5 Page Speed Stats Every You Should Know

Page Speed Stats

Page speed is one of the most important metrics in technical SEO today. More than 83% of visitors expect a web page to load fast, and are quick to abandon pages that take too long to load.
Web site response time is made up of a myriad of factors, including network responsiveness, server response time and load, content size, and composition, and client-side delays

What Is Page Load Time?

Page load time is the length of time it takes for all elements of a particular page to load and the actual experience you get can be due to a number of factors. They can include redirects and serverside processing and scripts loading in the background all things we don’t really see or experience.

Why Is Page Speed So Important?

Web page speed became a very important ranking factor not only because it can directly affect the user experience but Google now uses speed as a ranking factor.

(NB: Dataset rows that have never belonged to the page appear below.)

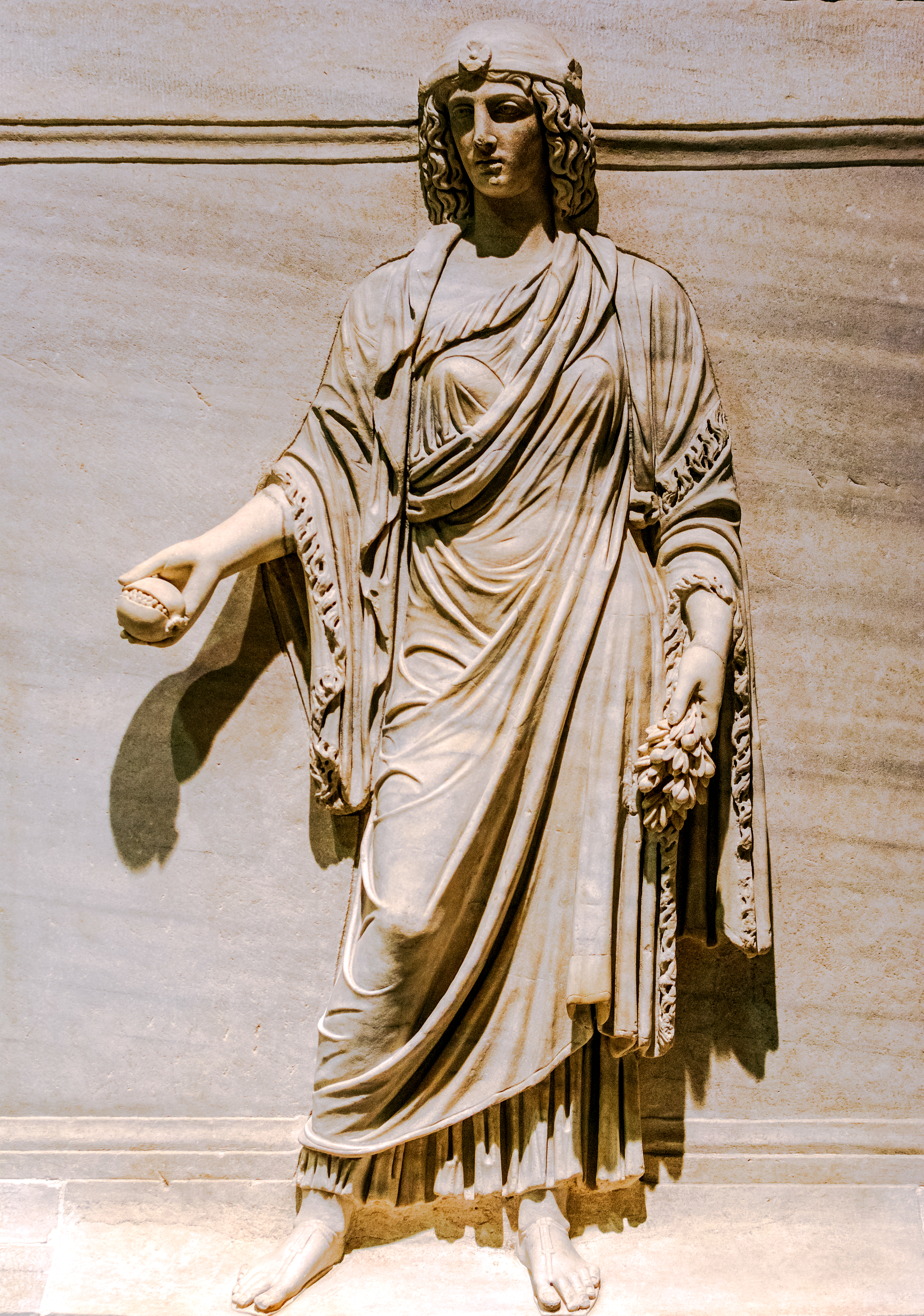 Das Relief, entstanden um das Jahr 145, ist die Personifikation der römischen Provinz Aegyptus. Die Zuordnung konnte durch die Darstellung der Figur als eine Priesterin der Isis (Stil von Mantel und Diadem) erfolgen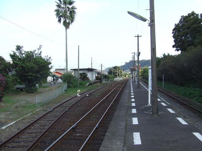 JR生見駅ホーム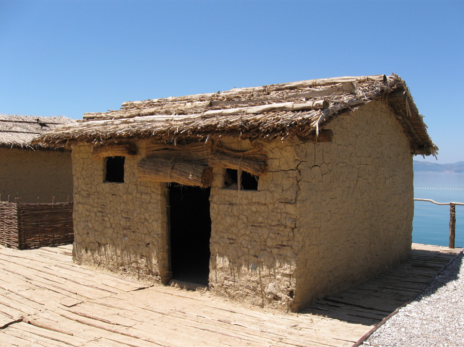 Museum on Water, Ohrid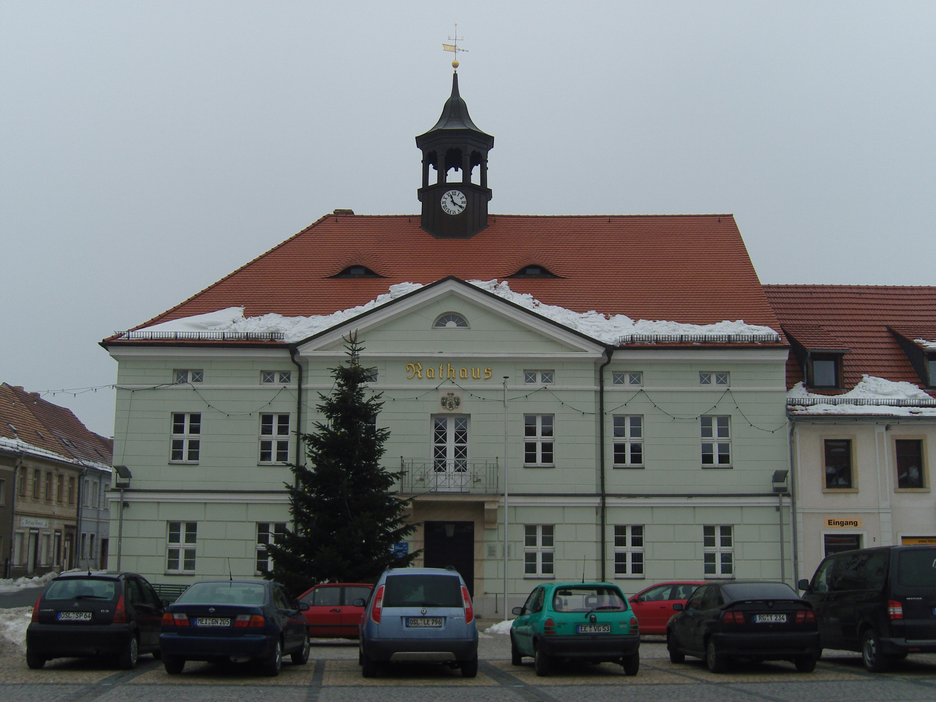 Das Rathaus in Ortrand, Baudenkmal

What Can Lower Your Page Speed?

  • Your host: you get what you paid. In the long run, a cheap offer can damage your page speed. Pick the right host that fit your business size.
  • Your theme: some highly designed themes containing a lot of effects can penalize your load page.
  • External embedded media: external media like videos are highly valuable but can largely lower your load time. To gain some load time, host the videos on your own server.
  • Unoptimized browser, plugins, and app: you should test your website on all browsers since they do not load your site in the same way. Moreover, apps like Flash can seriously lower your page speed.
  • Too large images: images that are too heavy to load can really lower your page speed. It is often due to extra data included in the comments or to a lack of compression. Prefer PNG for images that do not require high details like logos and JPEG for photos.
  • Too many ads: more than just bothering your visitors, lots of ads have the drawback to slow down your page speed.
  • Double-barreled code: if your HTML/CSS is not efficient or too dense, it will lower your page speed.
  • Widgets: some social buttons or comment areas can have an impact on your page speed.

What Page Speed Stats Says

1. 57% of visitors leave a site if it takes longer than 3 seconds to load.

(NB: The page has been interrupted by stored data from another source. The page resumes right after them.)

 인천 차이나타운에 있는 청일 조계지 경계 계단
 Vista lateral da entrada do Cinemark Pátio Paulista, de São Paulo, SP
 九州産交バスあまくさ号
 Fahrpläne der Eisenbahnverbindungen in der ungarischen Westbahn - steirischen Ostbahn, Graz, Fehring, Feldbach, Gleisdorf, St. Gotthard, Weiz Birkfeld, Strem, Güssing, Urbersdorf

2. 44% of customers would share with their friends about a bad online experience.

3. On average, it takes 15.3 seconds to load a mobile landing page

4. Over 73% of mobile users have encountered websites that take too long to load.

5. Web pages that have fast load under two seconds have an average bounce rate of 9%.

Page Speed Tools

Pingdom page speed tool
Credit: Pingdom

  • Pingdom

Pingdom‘s Page Speed Check visits your site using an actual web browser to best simulate the experience of one of your visitors. After that Pingdom will find and download each page element on your site. This includes your images, scripts, HTML, CSS and external elements. It will then calculate how fast your site will actually load.

GTmetrix page speed test
Credit: GTmetrix

  • GTmetrix

GTmetrix is one of the most popular tools for analyzing site speed performance. It will calculate a performance score and generate a report which shows the current state of the site along with some suggestions on what can be improved. All you need to do is provide GTmetrix with a URL. Besides the important information of how fast a site loads, GTmetrix also offers specific recommendations that can be used to improve the site’s performance.

WebPagetest
Credit: WebPagetest

  • WebPagetest

WebPagetest is a fantastic free tool that can help you identify why your website is slow and help you fine-tune your website to be as fast as possible. Webpagetest determines page speed by using actual web browsers (like Chrome) and with real connection speeds from a number of test locations around the globe. Webpagetest results include page load time, time to first byte and Start Render times.